Flux of an Electric field with a constant charge density

In summary: Ok, so I understand that the equation for electric flux is something like this, but I still don't know how to find the normal vector. In summary, the problem is that the Electric field and the normal vector are both pointing away from the z axis, so the angle between them is zero. You can solve for the normal vector by solving for the angle between the electric field and the surface normal. Once you have the normal vector, you can use it to find the flux of electric field through the cylinder.
  • #1
want2learn!
5
0
This is actually a problem in my Vector Calc class, but is very fitting for this section.

I have been trying to understand this problem, and cannot seem to figure out where to go.

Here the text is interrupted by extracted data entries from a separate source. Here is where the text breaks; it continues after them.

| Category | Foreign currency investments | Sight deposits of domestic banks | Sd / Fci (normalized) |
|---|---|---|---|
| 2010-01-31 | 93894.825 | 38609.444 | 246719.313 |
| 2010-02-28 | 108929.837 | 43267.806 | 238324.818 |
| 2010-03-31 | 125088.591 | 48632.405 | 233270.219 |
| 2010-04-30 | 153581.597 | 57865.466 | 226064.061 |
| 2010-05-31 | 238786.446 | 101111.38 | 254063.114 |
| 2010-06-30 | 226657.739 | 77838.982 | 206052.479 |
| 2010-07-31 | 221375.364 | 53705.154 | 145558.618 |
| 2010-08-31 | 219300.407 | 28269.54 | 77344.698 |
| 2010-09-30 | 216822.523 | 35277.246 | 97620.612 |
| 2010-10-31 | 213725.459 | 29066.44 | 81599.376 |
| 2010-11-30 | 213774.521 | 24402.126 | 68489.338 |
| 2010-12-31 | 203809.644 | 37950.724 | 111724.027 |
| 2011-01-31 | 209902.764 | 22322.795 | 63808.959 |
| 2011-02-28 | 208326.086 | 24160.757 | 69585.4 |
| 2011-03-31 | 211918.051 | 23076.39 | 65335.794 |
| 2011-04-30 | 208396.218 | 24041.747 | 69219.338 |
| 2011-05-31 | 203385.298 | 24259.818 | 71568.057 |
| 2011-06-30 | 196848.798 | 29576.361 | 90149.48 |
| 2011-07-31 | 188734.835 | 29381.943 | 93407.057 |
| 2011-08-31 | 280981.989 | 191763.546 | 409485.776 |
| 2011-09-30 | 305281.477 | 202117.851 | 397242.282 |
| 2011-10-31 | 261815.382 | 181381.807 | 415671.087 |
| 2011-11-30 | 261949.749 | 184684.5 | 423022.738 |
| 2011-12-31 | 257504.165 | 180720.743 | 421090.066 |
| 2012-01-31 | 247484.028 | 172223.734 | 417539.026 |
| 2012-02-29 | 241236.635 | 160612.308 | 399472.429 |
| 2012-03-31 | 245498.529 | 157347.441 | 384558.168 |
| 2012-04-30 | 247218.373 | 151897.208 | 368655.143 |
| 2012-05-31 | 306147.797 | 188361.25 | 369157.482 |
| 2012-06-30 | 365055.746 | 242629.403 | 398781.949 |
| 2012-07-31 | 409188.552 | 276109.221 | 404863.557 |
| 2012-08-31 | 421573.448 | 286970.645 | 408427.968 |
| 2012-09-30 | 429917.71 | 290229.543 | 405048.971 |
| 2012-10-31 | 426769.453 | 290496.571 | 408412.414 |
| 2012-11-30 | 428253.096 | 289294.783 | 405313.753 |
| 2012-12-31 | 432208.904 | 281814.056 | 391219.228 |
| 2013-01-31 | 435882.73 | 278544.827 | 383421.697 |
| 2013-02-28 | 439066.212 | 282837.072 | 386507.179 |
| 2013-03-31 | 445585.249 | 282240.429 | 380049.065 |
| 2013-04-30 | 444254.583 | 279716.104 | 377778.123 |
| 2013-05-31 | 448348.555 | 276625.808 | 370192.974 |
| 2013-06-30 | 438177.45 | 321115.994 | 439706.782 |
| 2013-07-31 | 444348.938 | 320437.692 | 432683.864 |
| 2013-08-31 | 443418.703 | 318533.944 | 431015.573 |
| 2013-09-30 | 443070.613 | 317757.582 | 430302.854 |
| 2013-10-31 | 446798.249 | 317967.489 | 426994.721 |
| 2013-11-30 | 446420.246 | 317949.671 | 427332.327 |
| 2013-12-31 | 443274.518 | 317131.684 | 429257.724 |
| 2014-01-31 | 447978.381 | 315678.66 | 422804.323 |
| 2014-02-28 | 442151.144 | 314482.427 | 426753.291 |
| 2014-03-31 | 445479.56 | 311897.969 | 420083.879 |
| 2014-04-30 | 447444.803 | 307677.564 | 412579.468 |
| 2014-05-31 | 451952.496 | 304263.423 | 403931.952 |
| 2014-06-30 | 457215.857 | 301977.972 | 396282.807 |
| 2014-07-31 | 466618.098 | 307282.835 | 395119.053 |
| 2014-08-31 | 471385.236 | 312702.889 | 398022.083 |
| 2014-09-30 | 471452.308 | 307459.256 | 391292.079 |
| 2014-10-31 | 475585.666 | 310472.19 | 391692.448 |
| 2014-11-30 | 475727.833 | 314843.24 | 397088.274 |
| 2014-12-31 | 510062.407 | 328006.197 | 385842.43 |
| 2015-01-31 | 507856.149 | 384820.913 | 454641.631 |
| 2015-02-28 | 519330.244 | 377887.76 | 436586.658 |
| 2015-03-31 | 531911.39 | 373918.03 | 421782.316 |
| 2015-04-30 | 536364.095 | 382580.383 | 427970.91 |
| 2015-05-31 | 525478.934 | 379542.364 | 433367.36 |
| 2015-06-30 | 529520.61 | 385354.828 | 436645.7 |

The z-axis carries a constant electric charge density of λ units of charge per unit length with λ > 0. The resulting electric field is given by

E=5λ*xi+yj/x^2+y^2

Compute the flux of outward through the cylinder x^2 + y^2 ≤ R^2, for 0 ≤ z ≤ h. Use lambda for λ.


I have been having pretty good success with most of the problems from this section, but I cannot seem to set this guy up.

Since both the normal vector, and the electric field are pointing radially away from the z axis, the angle between them is 0.

Can someone give me a step in the right direction please? I have a few problems that are driving me nuts.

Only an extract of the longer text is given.